A: We cannot account for why you haven't heard of these distinctions and of how instructors have increased learning rapidly and promptly. However, this site is available to support your effort to start making those distinctions.

Q: How does Classic Education: A Learners' View (ALV) of Choices during Teaching and Learning help me to distinguish how from what a person learns?

A: Writers of Classic Education: A Learners' View ... give priority to describing in lay terms processes and results of experimental studies that distinguish how people act while teaching that results in learning learning and how instructors have reported using these descriptions. Some of descriptions occur as videos made available by classroom teachers.

Readers of this site may adapt these descriptions to your planning and offering of lessons.

Q: Well, I still don't have time to spend on one more theory for my teaching, no matter what these scientists claim.

A: This site consists of descriptions of facts, not theory or other speculation, of choices teachers and learners make while learning as reported by behavioral and social scientists.

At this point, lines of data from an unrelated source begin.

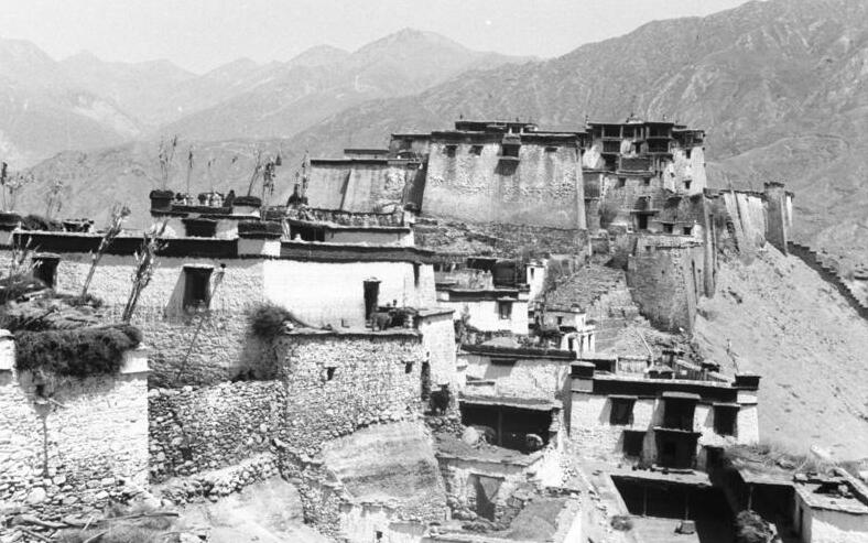 Rimpung Tal, Ortschaft und Burg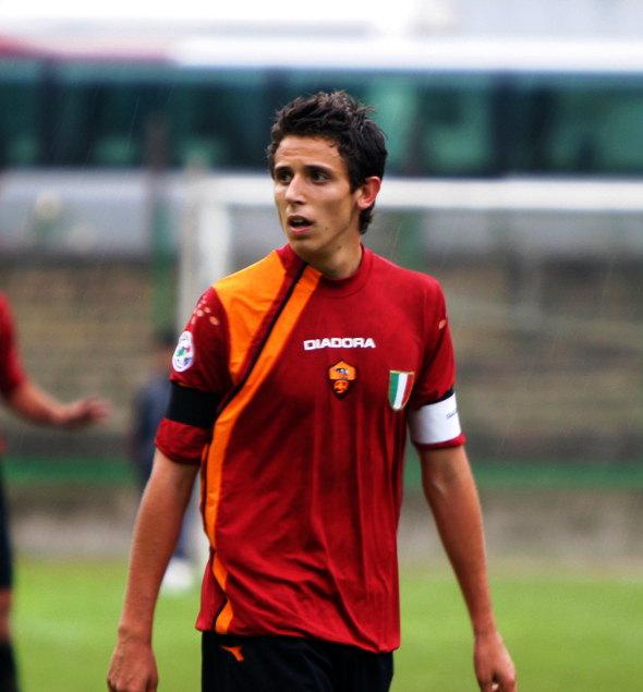 Leandro Greco capitano della Roma durante la finale della prima edizione del Trofeo Karol Wojtyla giocata allo Stadio Flaminio nel 2005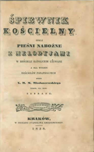 screenshot of scanned title page of 1838 church hymnal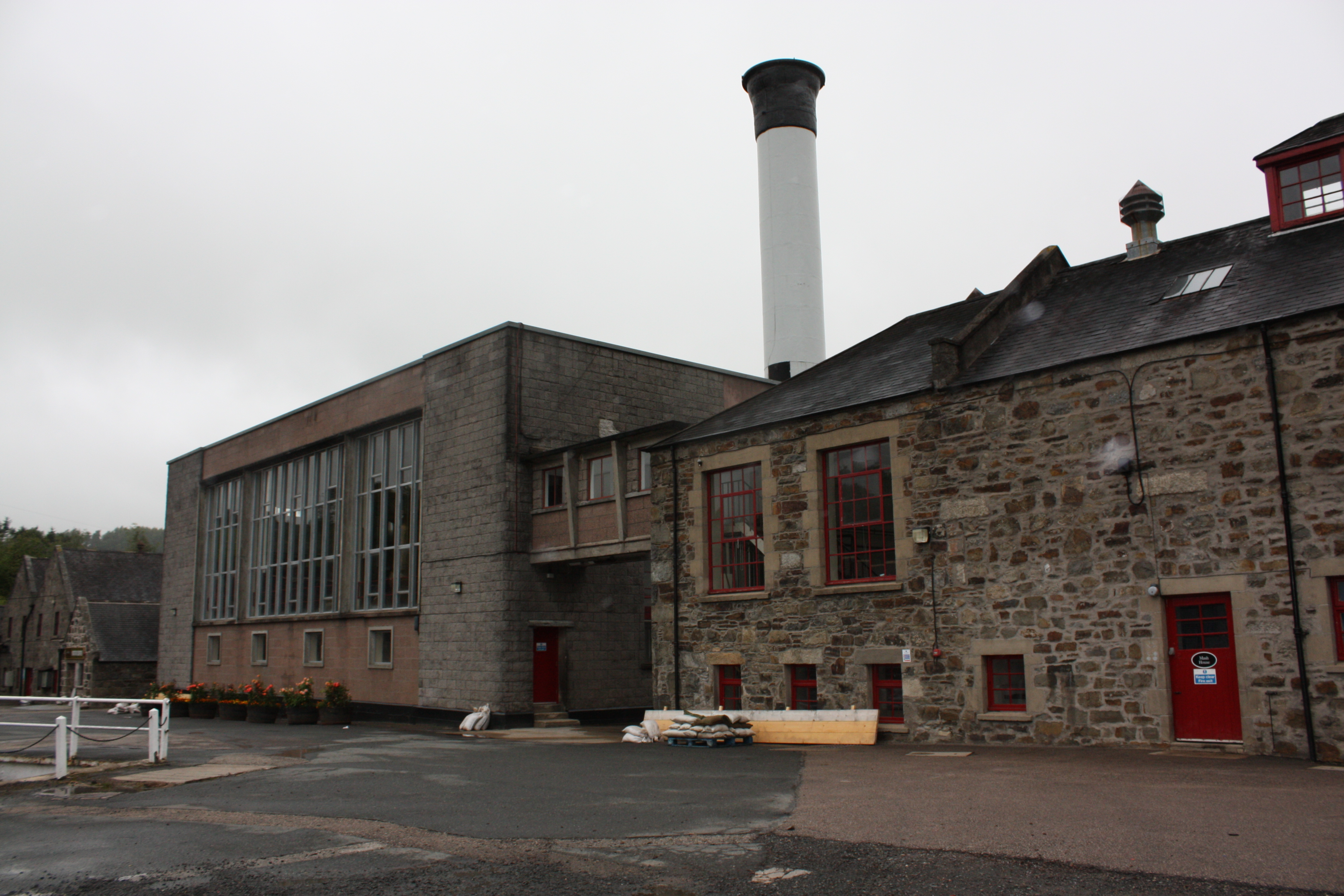 Glendronach Distillery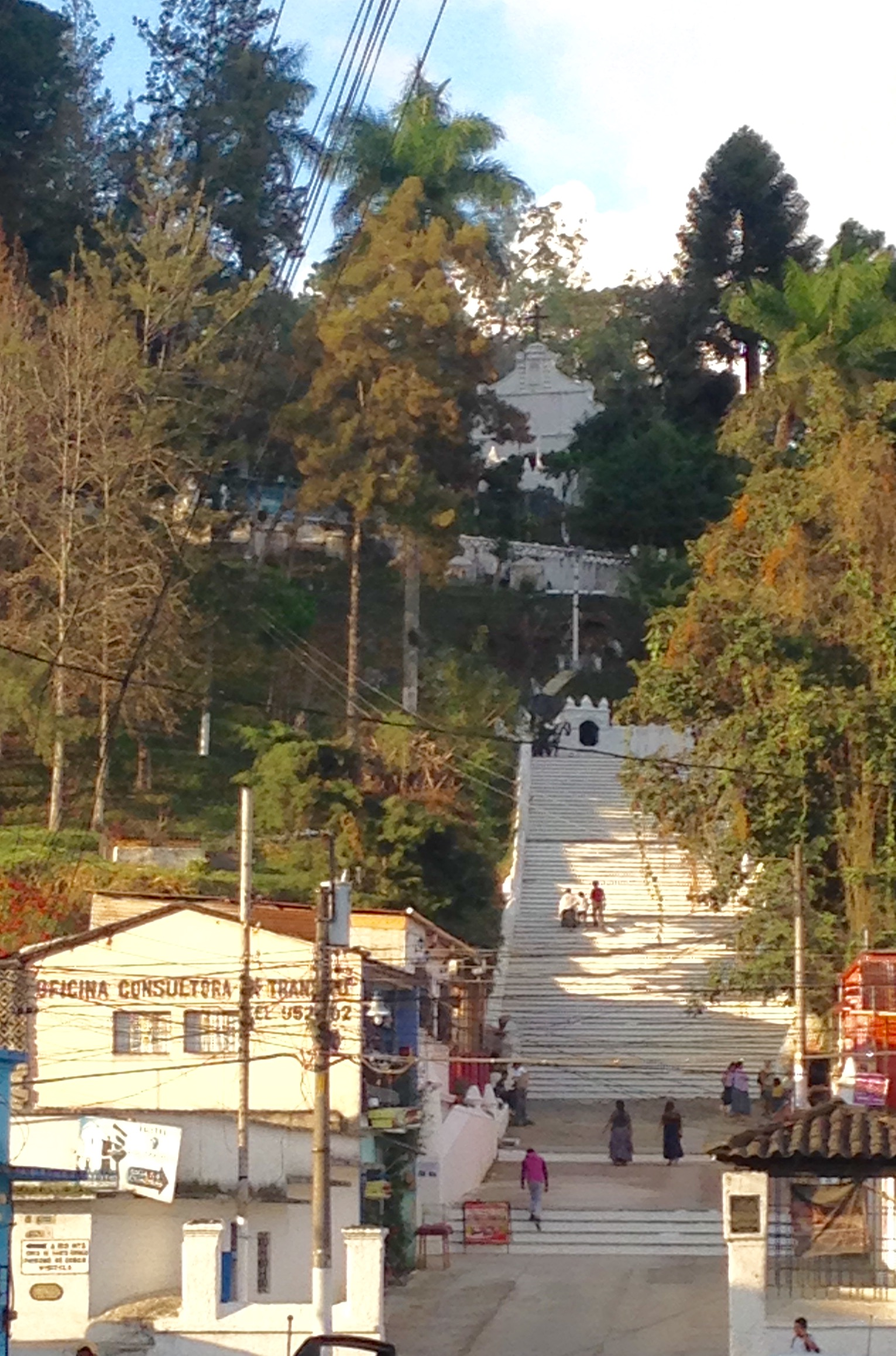 Iglesia del Calvario, Cobán, Alta Verapaz. Diciembre de 2015.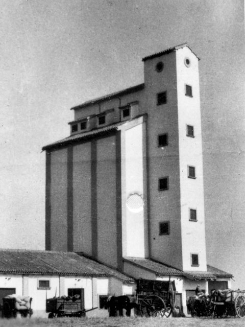 Silo - Alaejos (Valladolid) - Cuaderno. Álbum de Valladolid - Fotografía 42 x 60 B/N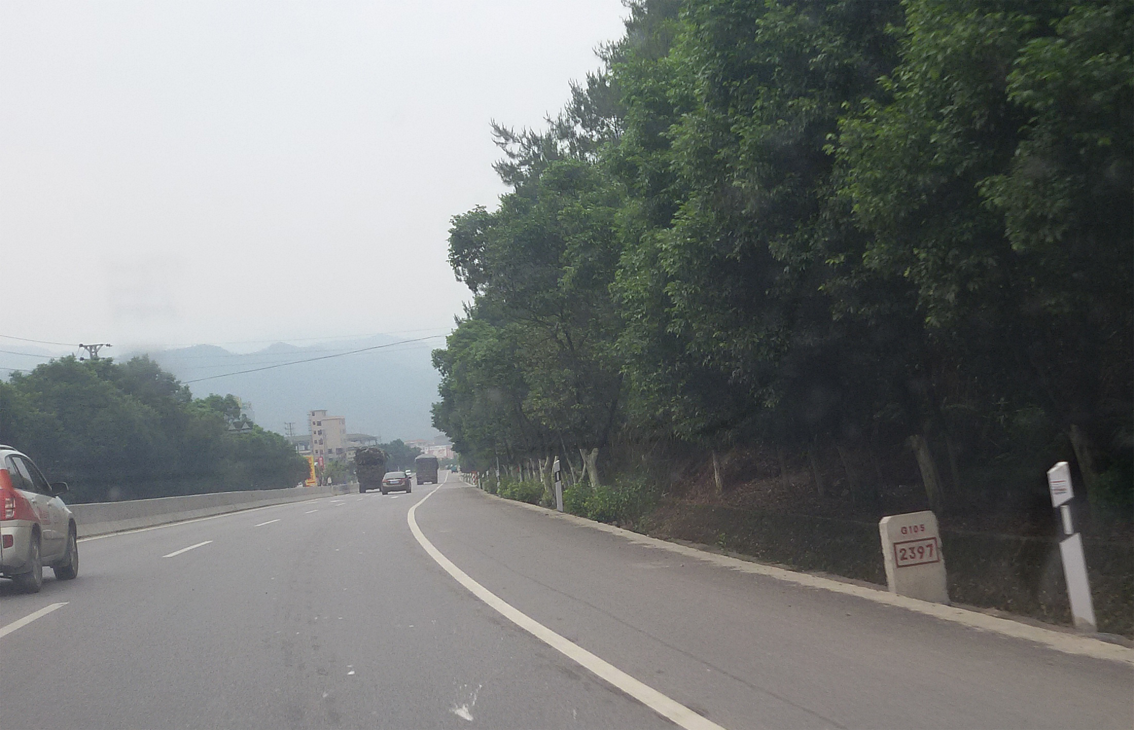 粵語: 105國道——韶關近新豐市區地段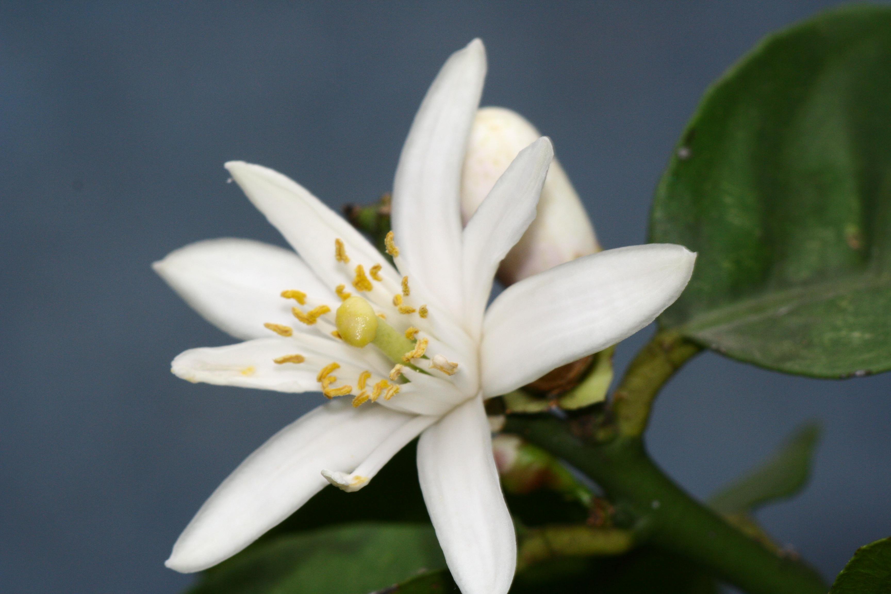 die Blüte eines Zitronenbaums

Here's a summary of pluses and minuses to applying these facts to plans for and instruction of lessons, as described in research literature.

Pluses:

1. Likely increases in student learning.

2. Reduced clock time consumed by learners through random trials-and-errors while trying to learn the lesson.

3. More rapid progress through the curriculum that addresses state standards and state tests.

4. More clock time available to extend instruction beyond minimum state requirements in the existing school day.

5. Reduction during instruction of trial-and-errors during lessons.

6. Prompt feedback from learners that describes where instruction failed to result in all students meeting the learning criterion for each lesson.

Minuses:

a. Distinguishes teaching from instruction.

b. Modifies what instructors do before, during, and after instruction of each lesson.

c. Demonstrates how Instructors have responsibility for instructional failure when even one learner fails to meet a criterion for learning an instructed lesson.

d. Requires planning for uniting the process of instruction with the analysis of lesson content.